(Beginning of INFORMATION GIVEN)
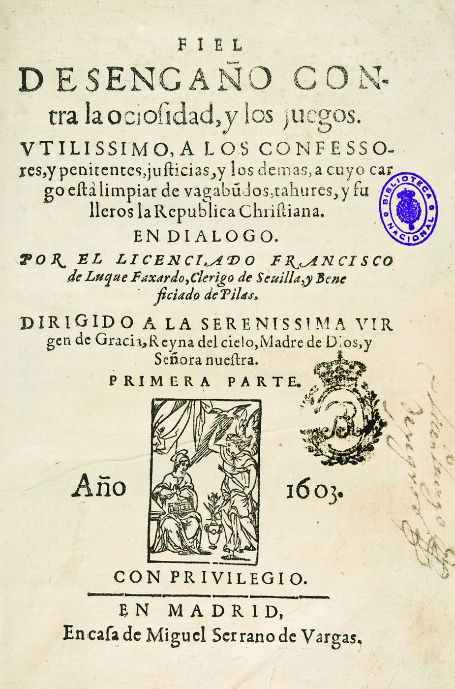 Frontis de Fiel desengaño contra la ociosidad y los juegos... de Francisco Luque Fajardo, Madrid, en casa de Miguel Serrano de Vargas, 1603, Biblioteca Nacional de España, R/6124. Ejemplar digitalizado en Biblioteca Digital Hispánica [1]
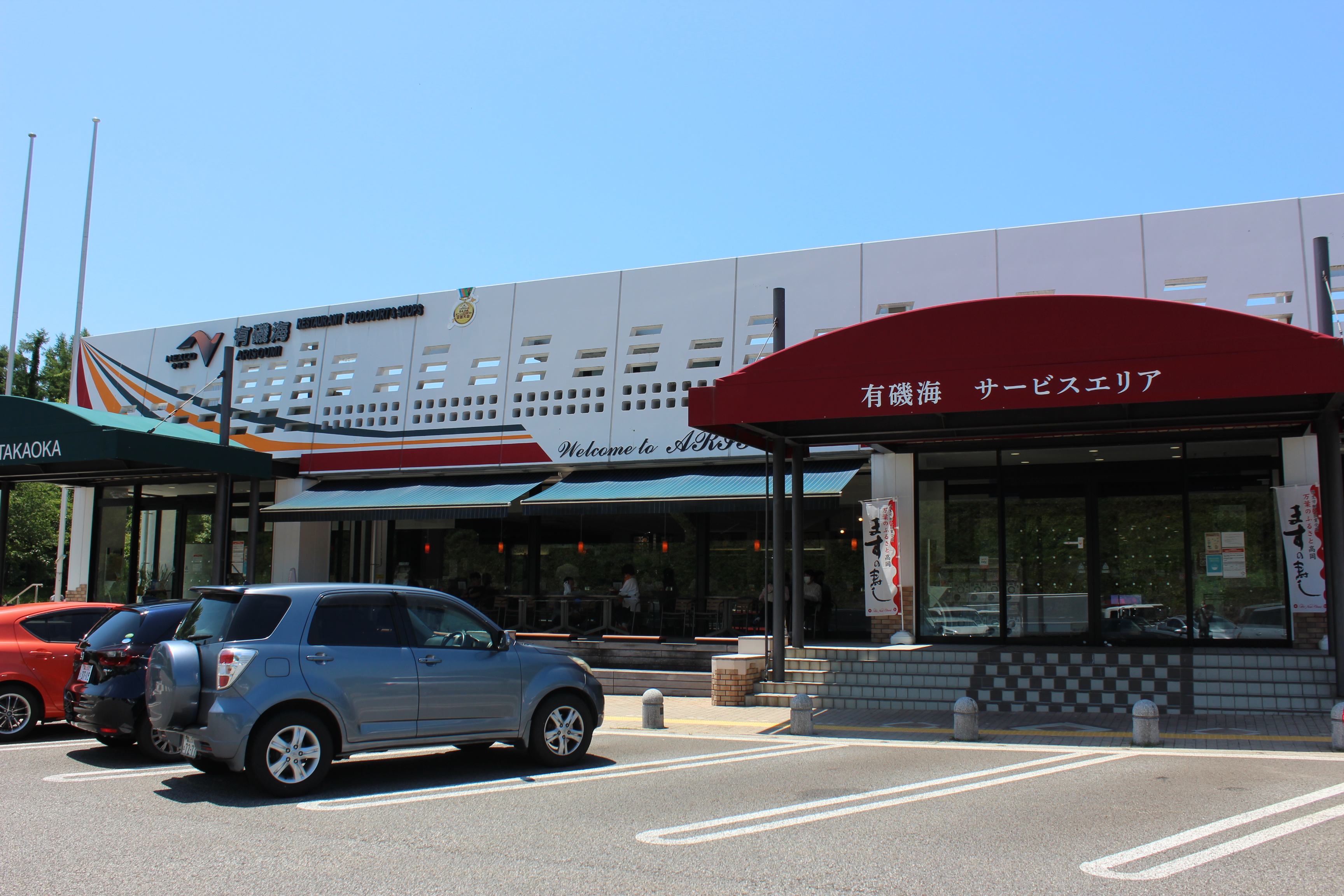 有磯海サービスエリア（下り・新潟方面） Canon EOS Kiss X5
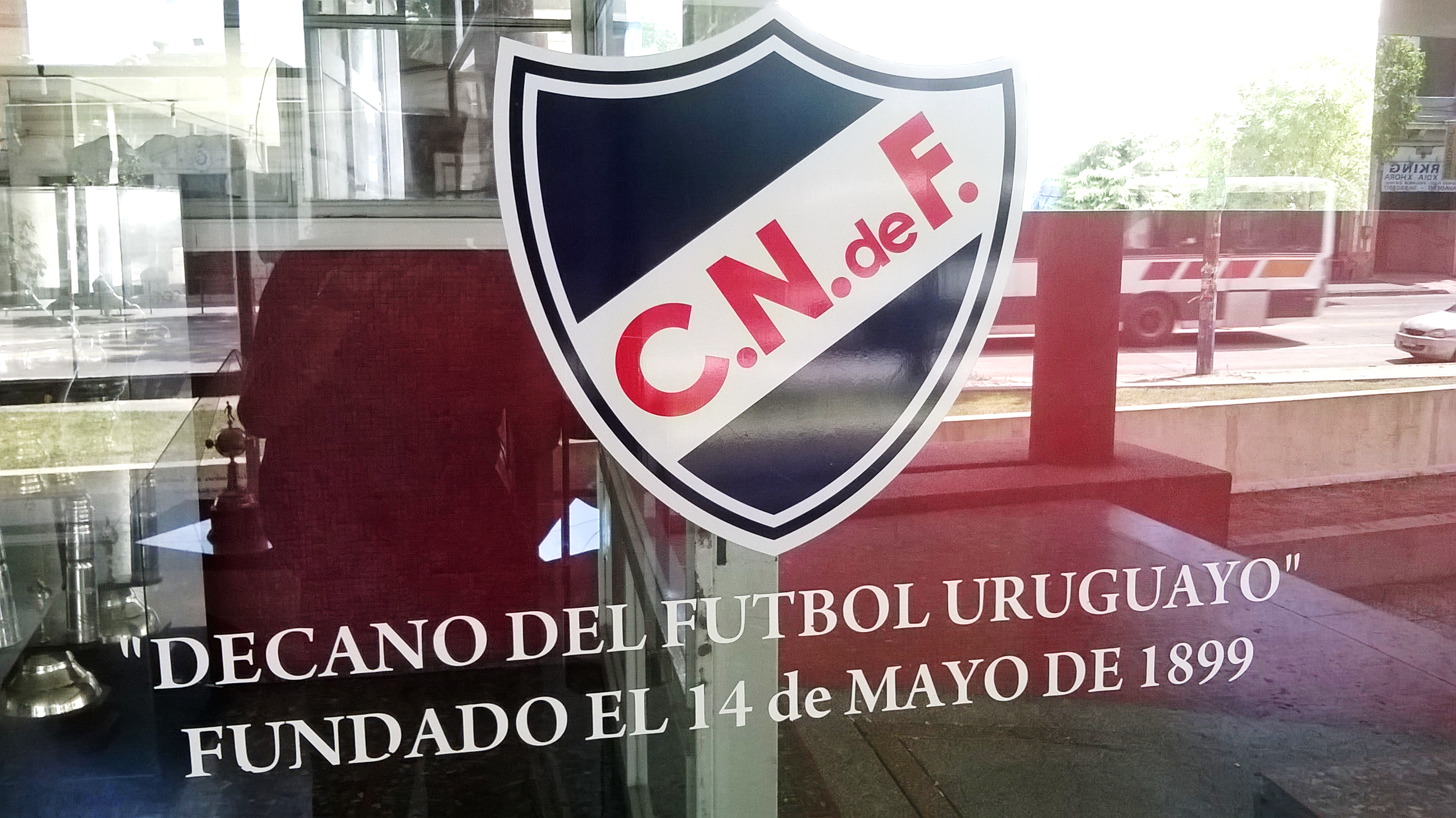 Sede de Nacional
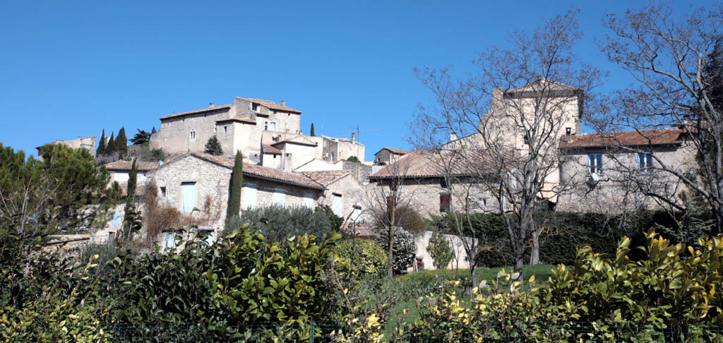 village of Lagnes Vaucluse, France
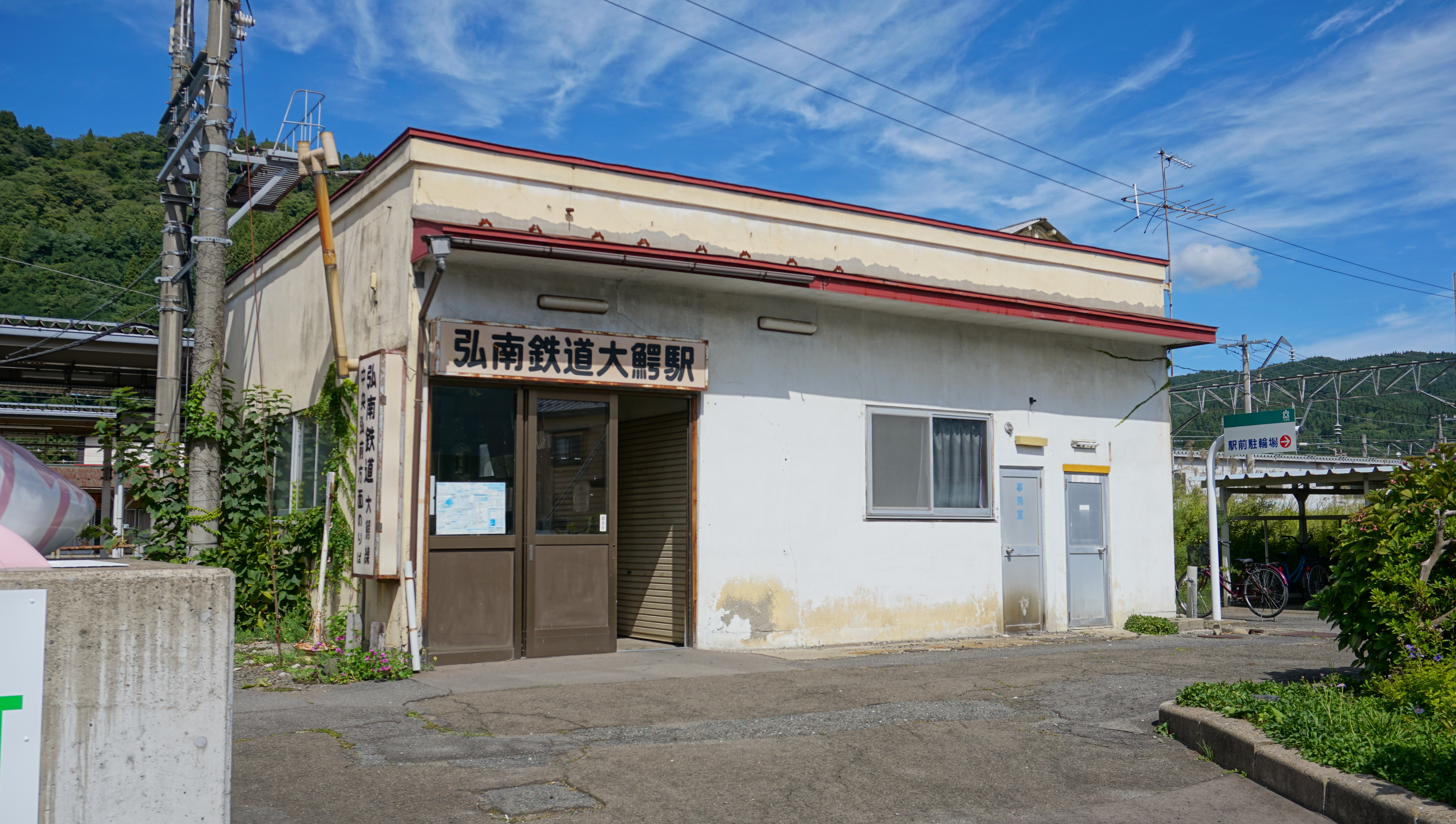 弘南鉄道大鰐線 大鰐駅。JRの大鰐温泉駅に隣接するが、JR駅が大鰐から大鰐温泉に改称したのに対しこちらは改称しなかったため、駅名が異なる。
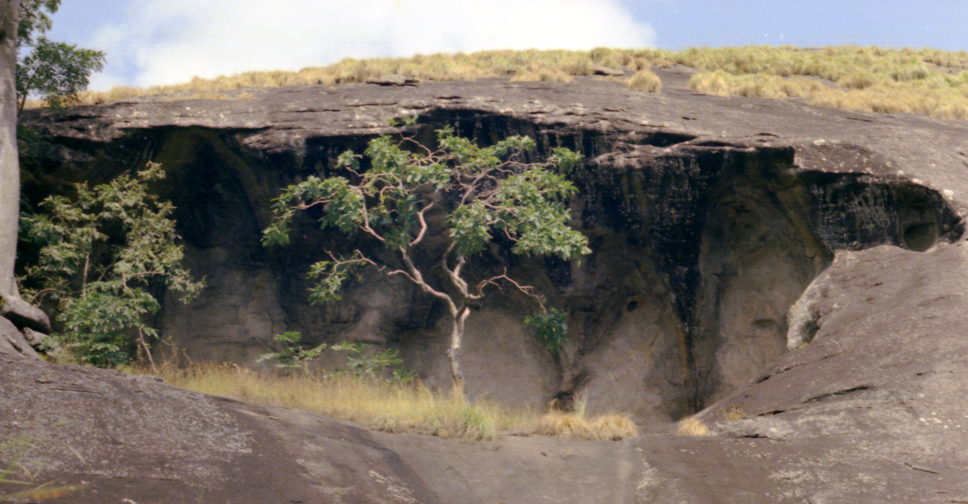 Kakoya Cave, Sierra Leone
(End of INFORMATION GIVEN)
TASK REQUIREMENTS - Could you reproduce every record above exactly, leaving out any pictures?

OUTPUT OF THE TASK -
 Frontis de Fiel desengaño contra la ociosidad y los juegos... de Francisco Luque Fajardo, Madrid, en casa de Miguel Serrano de Vargas, 1603, Biblioteca Nacional de España, R/6124. Ejemplar digitalizado en Biblioteca Digital Hispánica [1]
 有磯海サービスエリア（下り・新潟方面） Canon EOS Kiss X5
 Sede de Nacional
 village of Lagnes Vaucluse, France
 弘南鉄道大鰐線 大鰐駅。JRの大鰐温泉駅に隣接するが、JR駅が大鰐から大鰐温泉に改称したのに対しこちらは改称しなかったため、駅名が異なる。
 Kakoya Cave, Sierra Leone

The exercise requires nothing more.